VICTOR SIFUENTES CORDERO

                           En la Casa de Patay, posando con "El Negro", su fiel cabalgadura y "El Loco", su leal cancerbero. Listos para partir en el verano del año 1934



              La carretera actual pasa por el desierto de la Pampa colorada. Por allí también había un buen camino, que era más corto pero muy arduo y riesgoso; sobre todo por el sol abrazador. Esta ruta podía aconsejarse, siempre y cuando se saliese de Yaután, en la madrugada.
             Cuando bajaba, un trecho más abajo de Cachipampa, caserío vecino de Yaután, Víctor Sifuentes dirigía su caravana por el valle de la hacienda Casablanca, siguiendo el curso del Río Casma, por allí no escaseaba el agua ni las partes sombreadas. Además ordinariamente en las subidas, el Sr. Nicolás Lomparte, mayordomo de la hacienda le requería para la bajada, su dotación de papa huayro, choclos y alguna otra especialidad de Huaraz como el jamón serrano; del bueno: deshidratado con salitre, embadurnado de ají con semillas y todo y puesto a secar ahumándose cerca del fogón hogareño.
             Delante iba el campanillero, animal muy listo que, según las directrices del amo; dirigía la recua.
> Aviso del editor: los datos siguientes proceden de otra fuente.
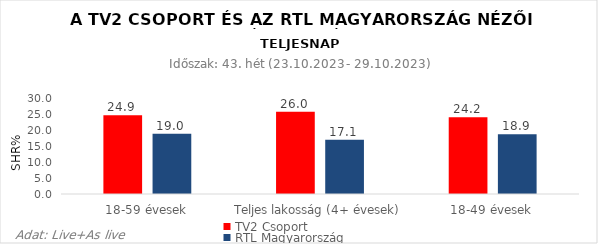
| Category | TV2 Csoport | RTL Magyarország |
|---|---|---|
| 18-59 évesek | 24.9 | 19 |
| Teljes lakosság (4+ évesek) | 26 | 17.1 |
| 18-49 évesek | 24.2 | 18.9 |

Se había ganado a pulso el derecho de carga liviana, por lo que en las subidas era uno de los que transportaba el ají panca y el ají escabeche secos o los racimos de camarones sancochados . La manada era respetable, se contaban cuarenta y una acémilas, de las cuales veinte eran mulas destinadas a la carga más pesada, como las pacas de pescado salado y deshidratado, provenientes del Puerto de Casma; los diez caballos, mansos como perritos y tan cariñosos e inteligentes como ellos, tenían los aparejos y el confort, para el traslado de pasajeros y finalmente, los diez burros, fuera del campanillero, eran ruteros; descargaban y cargaban en cada pascana. La primera de éstas era la hacienda Casa Blanca, la segunda estaba en el pueblo de Yaután, la tercera en Pariacoto y la cuarta y más importante, quedaba en la hacienda Chacchán. El viejo hacendado Don Domingo, padre de Don Esteban Zímic, había hecho restaurar el viejo tambo incaico, dotándole de comodidades para los arrieros y los viajeros, incluyendo algunos postillones, que eran pongos de su servicio. Allí comenzaba la verdadera epopeya, el camino evolucionaba abruptamente por las ariscas faldas del cerro Shinán.
            Los vapores: “Coquimbo” o el “Supe”, días más días menos, zarpaban por turnos del Callao, con intervalos de un mes, distribuyendo mercancías en los puertos norteños en los que recalaban. Cuando fondeaban en la dársena de Casma; era fiesta. El Hotel Royal, desbordaba de pasajeros, con destino a los diferentes pueblos del interior del Departamento y había colas tanto en el almacén del Sr Remigio Lazarte, natural de Moro, como en el del macatino Sr. Octavio Balta. Los comerciantes, los transportistas, los arrieros y en general el público, abarrotaban las instalaciones del pujante puerto, que aunque incipientes, alquitaraban una prosperidad, que se medía en los risueños rostros, las traviesas e inquisitivas miradas, las transpiradas espaldas y el incesante flujo de billetes, de la misma manera que en las bohemias noches de inmoderadas expansiones, harto inundadas del aguardiente de Motocachi o el pisco de Moro y placenteramente amenizadas por un tropel de trashumantes venus de catálogo pueblerino, algunas empapadas de fragancia "tabú" y de "pasión gitana" algunas otras, pero sin excepción exhalando todas, humores emulsionados con alegrías y penas, esperanzas y desencantos.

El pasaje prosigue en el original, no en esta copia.